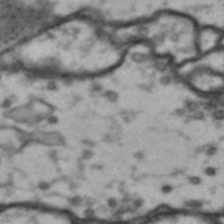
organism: Drosophila
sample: Brain
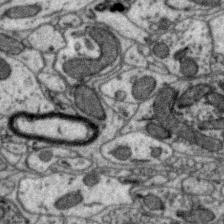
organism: Zebra finch
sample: Brain
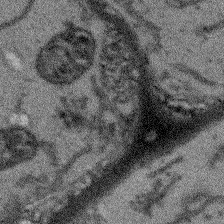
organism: Arabidopsis thaliana
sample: Root tip
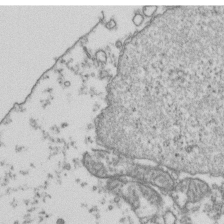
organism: Human
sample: Activated Jurkat CD4+ T cells
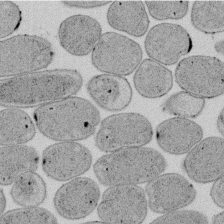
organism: E. coli
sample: Bacterial nucleoid
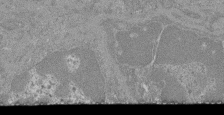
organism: Mouse
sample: Glomerulus
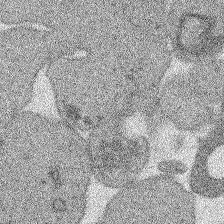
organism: Human
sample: HeLa cells
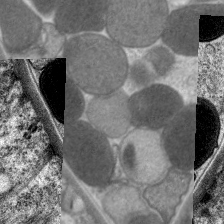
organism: C. elegans
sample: Pharynx
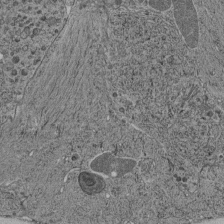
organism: C. elegans
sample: C. elegans pharynx
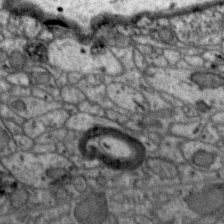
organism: Zebra finch
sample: Brain
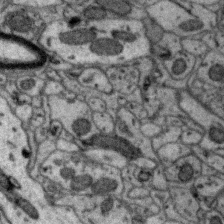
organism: Zebra finch
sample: Brain
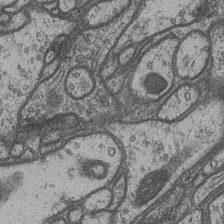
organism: Drosophila
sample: Optic medulla
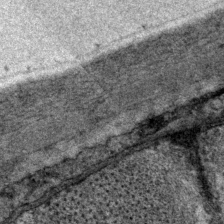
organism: P. pacificus
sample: Pharynx
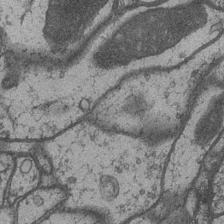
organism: Drosophila
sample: Optic medulla
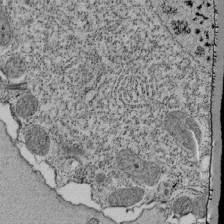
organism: Tetrahymena
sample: Cilia in tetrahymena
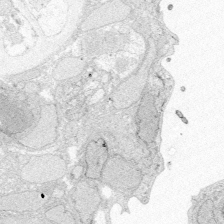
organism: Zebrafish
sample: Whole-Brain
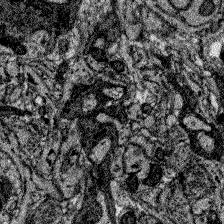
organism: Zebrafish
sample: Larval olfactory bulb
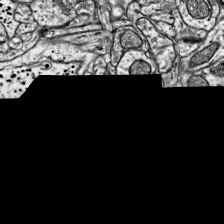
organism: Mouse
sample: Visual Cortex
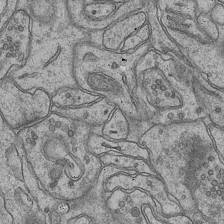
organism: Mouse
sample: CA1 Hippocampus
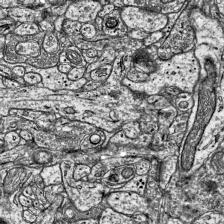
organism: Mouse
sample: Visual Cortex
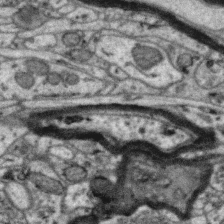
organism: Zebra finch
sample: Brain
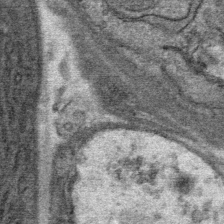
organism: Mouse
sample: Mouse Salivary gland
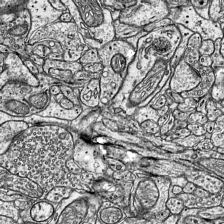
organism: Mouse
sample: Visual Cortex
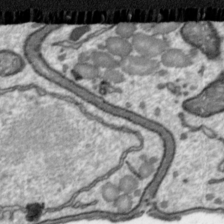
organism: Toxoplasma gondii
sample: Parasites in a vacuole inside a host cell
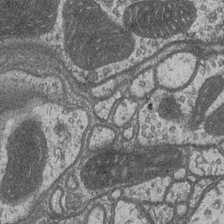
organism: Drosophila
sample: Optic medulla
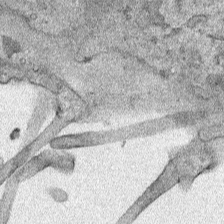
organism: Human
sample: Mitochondria in HCT116 cells
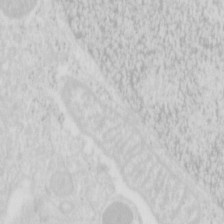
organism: Mouse
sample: Pancreas
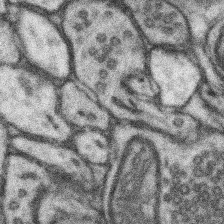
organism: Mouse
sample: Somatosensory cortex neuropil
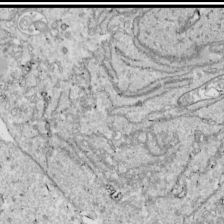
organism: Drosophila
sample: Cell division; meiosis; drosophila spermatocytes
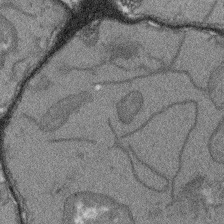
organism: Arabidopsis thaliana
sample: Root tip
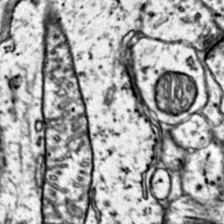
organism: Mouse
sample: Primary visual cortex
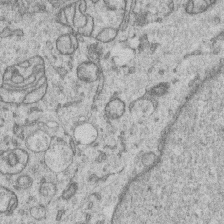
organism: Human
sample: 1205lu cells
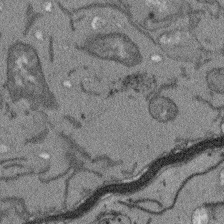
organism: Arabidopsis thaliana
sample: Root tip
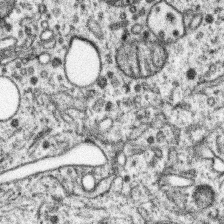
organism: Human
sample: HeLa cells
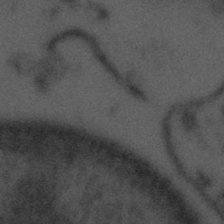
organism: Tuwongella immobilis
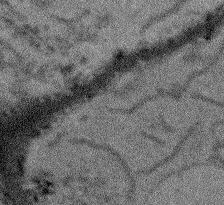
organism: Arabidopsis thaliana
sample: Root tip
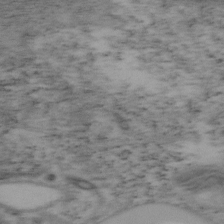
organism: Mouse
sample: OT-I killer T cells with ID8 ovarian cancer cells
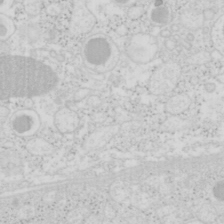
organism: Mouse
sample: Pancreas
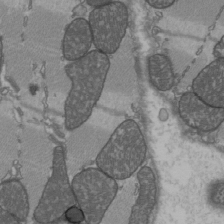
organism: C57BL Mouse
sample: Heart
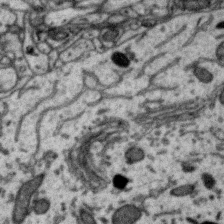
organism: Zebra finch
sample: Brain
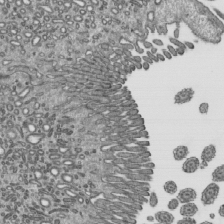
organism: Mouse
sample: Mouse epididymis efferent ductule cilia
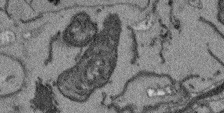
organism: Arabidopsis thaliana
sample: Root tip
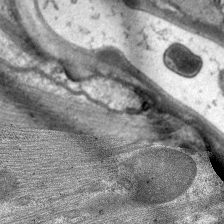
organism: C. elegans
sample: Pharynx
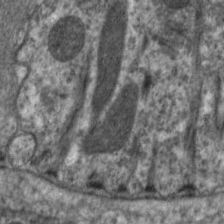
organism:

## DIRECTIONS FOR THIS TASK
Output every entry above verbatim, but leave out the pictures.

## TASK OUTPUT
organism: Drosophila
sample: Brain
organism: Zebra finch
sample: Brain
organism: Arabidopsis thaliana
sample: Root tip
organism: Human
sample: Activated Jurkat CD4+ T cells
organism: E. coli
sample: Bacterial nucleoid
organism: Mouse
sample: Glomerulus
organism: Human
sample: HeLa cells
organism: C. elegans
sample: Pharynx
organism: C. elegans
sample: C. elegans pharynx
organism: Zebra finch
sample: Brain
organism: Zebra finch
sample: Brain
organism: Drosophila
sample: Optic medulla
organism: P. pacificus
sample: Pharynx
organism: Drosophila
sample: Optic medulla
organism: Tetrahymena
sample: Cilia in tetrahymena
organism: Zebrafish
sample: Whole-Brain
organism: Zebrafish
sample: Larval olfactory bulb
organism: Mouse
sample: Visual Cortex
organism: Mouse
sample: CA1 Hippocampus
organism: Mouse
sample: Visual Cortex
organism: Zebra finch
sample: Brain
organism: Mouse
sample: Mouse Salivary gland
organism: Mouse
sample: Visual Cortex
organism: Toxoplasma gondii
sample: Parasites in a vacuole inside a host cell
organism: Drosophila
sample: Optic medulla
organism: Human
sample: Mitochondria in HCT116 cells
organism: Mouse
sample: Pancreas
organism: Mouse
sample: Somatosensory cortex neuropil
organism: Drosophila
sample: Cell division; meiosis; drosophila spermatocytes
organism: Arabidopsis thaliana
sample: Root tip
organism: Mouse
sample: Primary visual cortex
organism: Human
sample: 1205lu cells
organism: Arabidopsis thaliana
sample: Root tip
organism: Human
sample: HeLa cells
organism: Tuwongella immobilis
organism: Arabidopsis thaliana
sample: Root tip
organism: Mouse
sample: OT-I killer T cells with ID8 ovarian cancer cells
organism: Mouse
sample: Pancreas
organism: C57BL Mouse
sample: Heart
organism: Zebra finch
sample: Brain
organism: Mouse
sample: Mouse epididymis efferent ductule cilia
organism: Arabidopsis thaliana
sample: Root tip
organism: C. elegans
sample: Pharynx
organism:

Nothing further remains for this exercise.